PROBLEM STATEMENT:
Please restate word for word the lines from the top of the entries through the line that contains "sample: Parasites in", and do not include any pictures.

SUPPLIED MATERIAL:
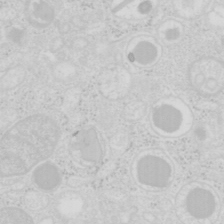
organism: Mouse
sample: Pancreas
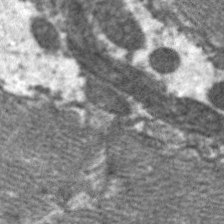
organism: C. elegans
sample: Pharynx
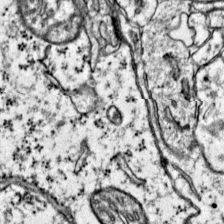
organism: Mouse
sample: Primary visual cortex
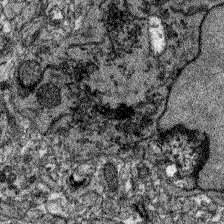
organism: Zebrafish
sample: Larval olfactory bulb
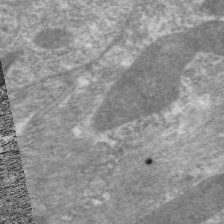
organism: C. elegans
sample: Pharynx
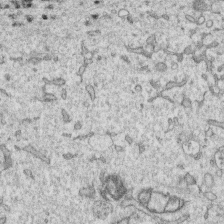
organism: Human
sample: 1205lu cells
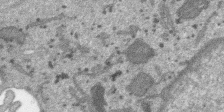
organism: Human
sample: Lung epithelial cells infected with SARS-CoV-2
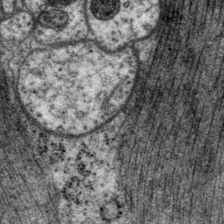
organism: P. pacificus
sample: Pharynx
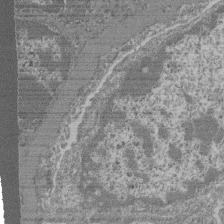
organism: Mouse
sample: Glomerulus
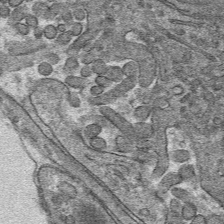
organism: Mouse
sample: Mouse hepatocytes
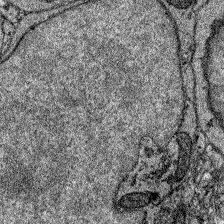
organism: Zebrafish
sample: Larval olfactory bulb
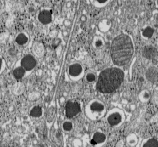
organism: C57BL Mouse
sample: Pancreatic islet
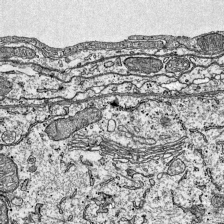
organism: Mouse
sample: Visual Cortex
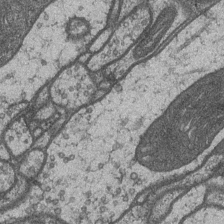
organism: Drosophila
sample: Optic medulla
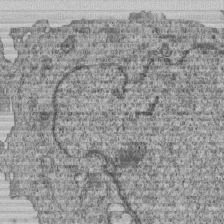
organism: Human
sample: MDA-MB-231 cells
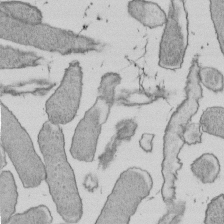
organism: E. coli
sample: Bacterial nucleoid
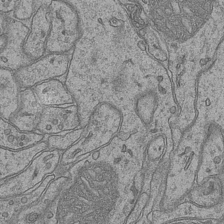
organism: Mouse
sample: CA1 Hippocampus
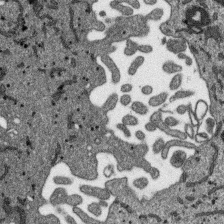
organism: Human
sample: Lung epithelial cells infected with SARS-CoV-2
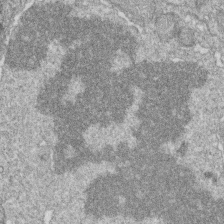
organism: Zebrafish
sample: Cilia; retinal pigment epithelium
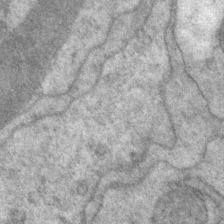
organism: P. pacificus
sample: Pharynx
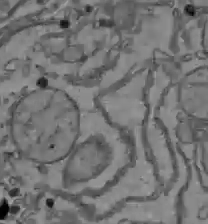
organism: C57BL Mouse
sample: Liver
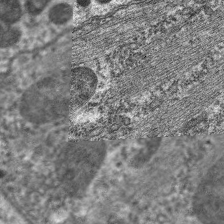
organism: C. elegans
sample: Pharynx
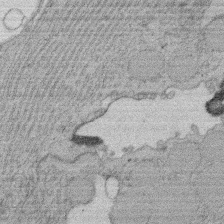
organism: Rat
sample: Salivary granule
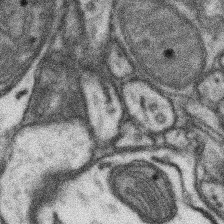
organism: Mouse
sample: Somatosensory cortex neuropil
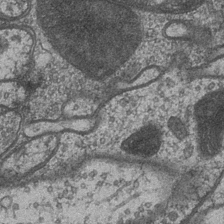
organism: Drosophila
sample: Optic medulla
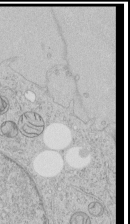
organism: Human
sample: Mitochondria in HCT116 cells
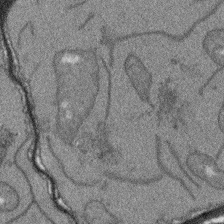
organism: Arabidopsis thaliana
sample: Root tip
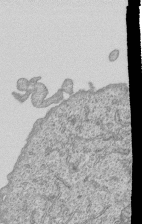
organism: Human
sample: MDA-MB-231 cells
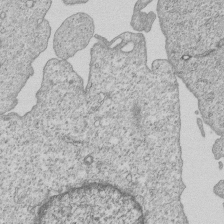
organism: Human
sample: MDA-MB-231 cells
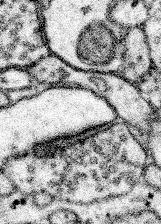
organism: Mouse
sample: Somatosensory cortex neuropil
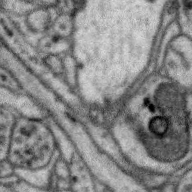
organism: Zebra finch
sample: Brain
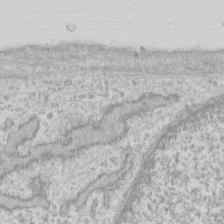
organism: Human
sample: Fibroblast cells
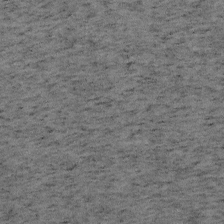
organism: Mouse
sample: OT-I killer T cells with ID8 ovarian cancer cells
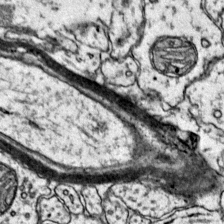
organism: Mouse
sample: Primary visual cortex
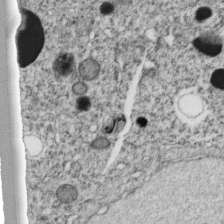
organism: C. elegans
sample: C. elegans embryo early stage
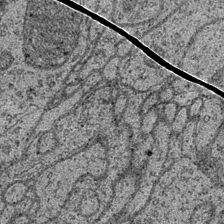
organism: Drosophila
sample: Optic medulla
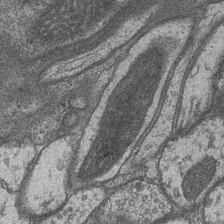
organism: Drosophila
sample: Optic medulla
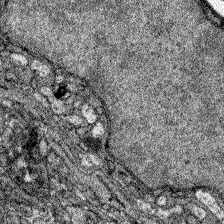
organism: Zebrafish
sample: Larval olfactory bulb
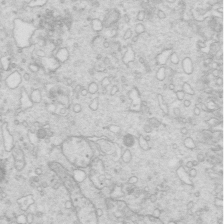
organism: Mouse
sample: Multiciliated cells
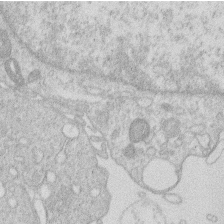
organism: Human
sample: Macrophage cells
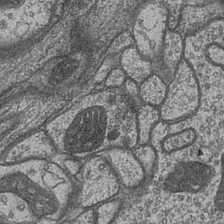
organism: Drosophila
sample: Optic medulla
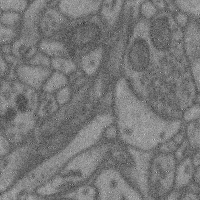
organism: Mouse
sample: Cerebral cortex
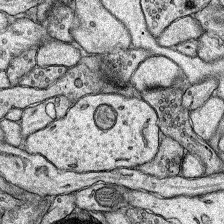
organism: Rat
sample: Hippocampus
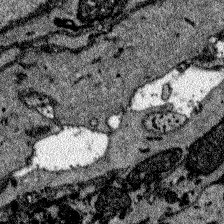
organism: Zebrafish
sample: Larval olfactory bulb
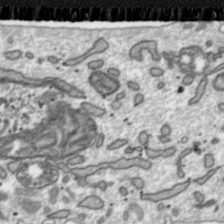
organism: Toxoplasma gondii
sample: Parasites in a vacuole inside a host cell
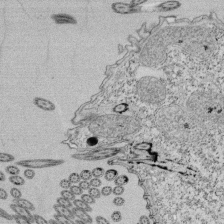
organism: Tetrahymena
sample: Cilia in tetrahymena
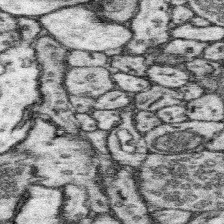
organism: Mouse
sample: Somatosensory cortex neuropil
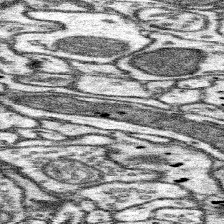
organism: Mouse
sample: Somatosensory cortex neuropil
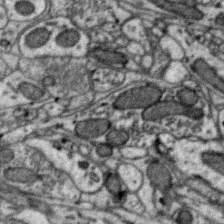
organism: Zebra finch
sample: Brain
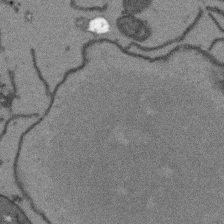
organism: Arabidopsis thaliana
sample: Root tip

EXERCISE RESPONSE:
organism: Mouse
sample: Pancreas
organism: C. elegans
sample: Pharynx
organism: Mouse
sample: Primary visual cortex
organism: Zebrafish
sample: Larval olfactory bulb
organism: C. elegans
sample: Pharynx
organism: Human
sample: 1205lu cells
organism: Human
sample: Lung epithelial cells infected with SARS-CoV-2
organism: P. pacificus
sample: Pharynx
organism: Mouse
sample: Glomerulus
organism: Mouse
sample: Mouse hepatocytes
organism: Zebrafish
sample: Larval olfactory bulb
organism: C57BL Mouse
sample: Pancreatic islet
organism: Mouse
sample: Visual Cortex
organism: Drosophila
sample: Optic medulla
organism: Human
sample: MDA-MB-231 cells
organism: E. coli
sample: Bacterial nucleoid
organism: Mouse
sample: CA1 Hippocampus
organism: Human
sample: Lung epithelial cells infected with SARS-CoV-2
organism: Zebrafish
sample: Cilia; retinal pigment epithelium
organism: P. pacificus
sample: Pharynx
organism: C57BL Mouse
sample: Liver
organism: C. elegans
sample: Pharynx
organism: Rat
sample: Salivary granule
organism: Mouse
sample: Somatosensory cortex neuropil
organism: Drosophila
sample: Optic medulla
organism: Human
sample: Mitochondria in HCT116 cells
organism: Arabidopsis thaliana
sample: Root tip
organism: Human
sample: MDA-MB-231 cells
organism: Human
sample: MDA-MB-231 cells
organism: Mouse
sample: Somatosensory cortex neuropil
organism: Zebra finch
sample: Brain
organism: Human
sample: Fibroblast cells
organism: Mouse
sample: OT-I killer T cells with ID8 ovarian cancer cells
organism: Mouse
sample: Primary visual cortex
organism: C. elegans
sample: C. elegans embryo early stage
organism: Drosophila
sample: Optic medulla
organism: Drosophila
sample: Optic medulla
organism: Zebrafish
sample: Larval olfactory bulb
organism: Mouse
sample: Multiciliated cells
organism: Human
sample: Macrophage cells
organism: Drosophila
sample: Optic medulla
organism: Mouse
sample: Cerebral cortex
organism: Rat
sample: Hippocampus
organism: Zebrafish
sample: Larval olfactory bulb
organism: Toxoplasma gondii
sample: Parasites in a vacuole inside a host cell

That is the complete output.